To an order of magnitude, how many helium-filled toy balloons would be required to lift you? Because helium is an irreplaceable resource, develop a theoretical answer rather than an experimental answer. Assume that you have a mass of approximately 70 kg, the radius of a balloon is 12.5 cm, the helium is at STP and it is immersed in air at 0°C and 1 atm.
__________My work now___ I assumed that the balloon was a sphere, so 4/3*pi*(r^3) = 0.008181231 m^3. I used 0.125 m for the radius. Also the weight of the person is equal to m*g=686 Newtons.
Thus, the force needed to lift up the person is 686 Newtons. I found the density of air at STP to be 1.2754 kg/m^3. So the buoyant force is density of air * g * Volume of air displaced which is the same as the volume of one balloon. Thus, the buoyant force for one balloon is is 1.2754 x 9.8 x 0.008181231 m^3.
The weight of the person was 686 newtons, so 686/force of one balloon = # of balloons, which is 6710 balloons. This is INCORRECT. Also, I thought the question stated "what order of magnitude" so I guessed 7,000 balloons, but my online homework still said, "response differs from the correct answer by more than 10%".
Please help explain if you can how to solve this problem.
To solve this problem, we need to take into account a few additional factors. First, let's correct the calculation of the buoyant force for one balloon.
The buoyant force is given by the equation: Buoyant force = (density of air) x (acceleration due to gravity) x (volume of displaced air)
Using the given values:
Density of air at STP = 1.2754 kg/m^3
Acceleration due to gravity = 9.8 m/s^2
Volume of one balloon = (4/3) x π x (radius^3) = (4/3) x π x (0.125 m)^3
Calculating the buoyant force for one balloon:
Buoyant force = 1.2754 kg/m^3 x 9.8 m/s^2 x (4/3) x π x (0.125 m)^3
Next, let's calculate the total buoyant force required to lift a person with a mass of 70 kg. Since the weight of the person is equal to the mass multiplied by the gravitational acceleration, we can get the total force needed to lift them up in Newtons.

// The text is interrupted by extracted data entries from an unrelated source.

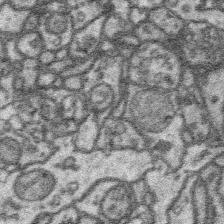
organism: Platynereis dumerilii
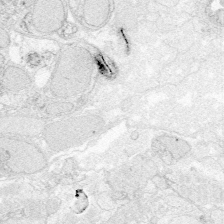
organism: Zebrafish
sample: Whole-Brain
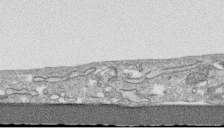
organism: Human
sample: CRL-1474
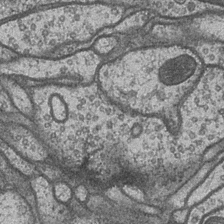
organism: Drosophila
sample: Optic medulla
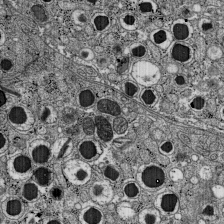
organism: C57BL Mouse
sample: Pancreatic islet
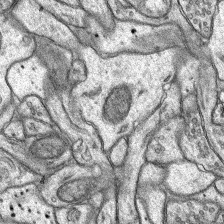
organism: Rat
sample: Hippocampus
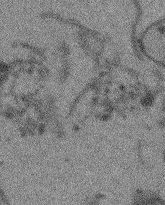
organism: Arabidopsis thaliana
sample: Root tip
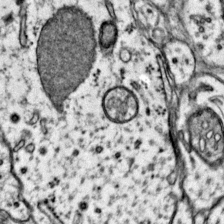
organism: Mouse
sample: Primary visual cortex
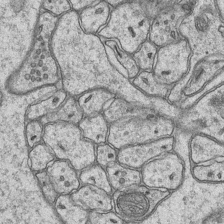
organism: Mouse
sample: CA1 Hippocampus
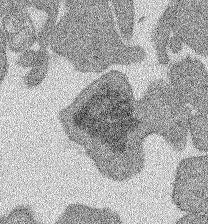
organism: Human
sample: HeLa cells
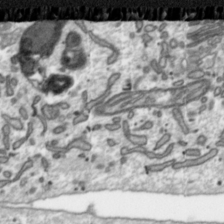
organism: Toxoplasma gondii
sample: Parasites in a vacuole inside a host cell
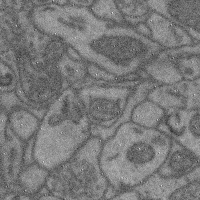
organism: Mouse
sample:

Total force needed to lift the person = mass x acceleration due to gravity = 70 kg x 9.8 m/s^2
Now, we can find the number of balloons required by dividing the total force needed to lift the person by the force exerted by one balloon:
Number of balloons = Total force needed to lift the person / Buoyant force for one balloon
Substituting the respective values:
Number of balloons = (70 kg x 9.8 m/s^2) / (Buoyant force for one balloon)
This calculation will give us the number of balloons required to theoretically lift the person. Keep in mind that this answer does not take into account any additional factors such as the weight of the balloons themselves, variations in atmospheric conditions, or the possibility of the person being lifted safely with balloons.
To determine the number of helium-filled balloons required to lift you, we can use Archimedes' principle. According to Archimedes' principle, an object immersed in a fluid experiences a buoyant force equal to the weight of the fluid it displaces.
First, let's calculate the volume of helium needed to lift your weight. You correctly calculated the volume of one balloon as 0.008181231 m^3. However, we need to consider the volume of the helium inside the balloon, not the entire balloon itself.
Assuming helium behaves as an ideal gas at STP, we can use the ideal gas law to find the volume of helium required. The ideal gas law states:
PV = nRT
Where P is the pressure, V is the volume, n is the number of moles, R is the gas constant, and T is the temperature.
At STP (Standard Temperature and Pressure), the pressure is 1 atm, the temperature is 0°C (which is equivalent to 273.15 K), and R is the ideal gas constant (approximately 0.0821 L.atm/mol.K).
We can rearrange the ideal gas law to solve for the volume V:
V = nRT / P
To find the number of moles of helium required, we can use the molar mass of helium, which is approximately 4 g/mol.
n = (mass of person / molar mass of helium)
n = (70 kg / 0.004 kg/mol)
n = 17500 moles
Now, let's substitute the values into the equation for volume:
V = (17500 mol) * (0.0821 L.atm/mol.K) * (273.15 K) / (1 atm)
V ≈ 3888 L
Since we previously calculated that the volume of one balloon is approximately 0.008181231 m^3, we need to convert the volume of helium to the equivalent number of balloons:
Number of balloons = (3888 L / 0.008181231 m^3)
Number of balloons ≈ 475,027
Therefore, to an order of magnitude, we would need around 500,000 helium-filled balloons to lift you, assuming each balloon can lift the weight of the person.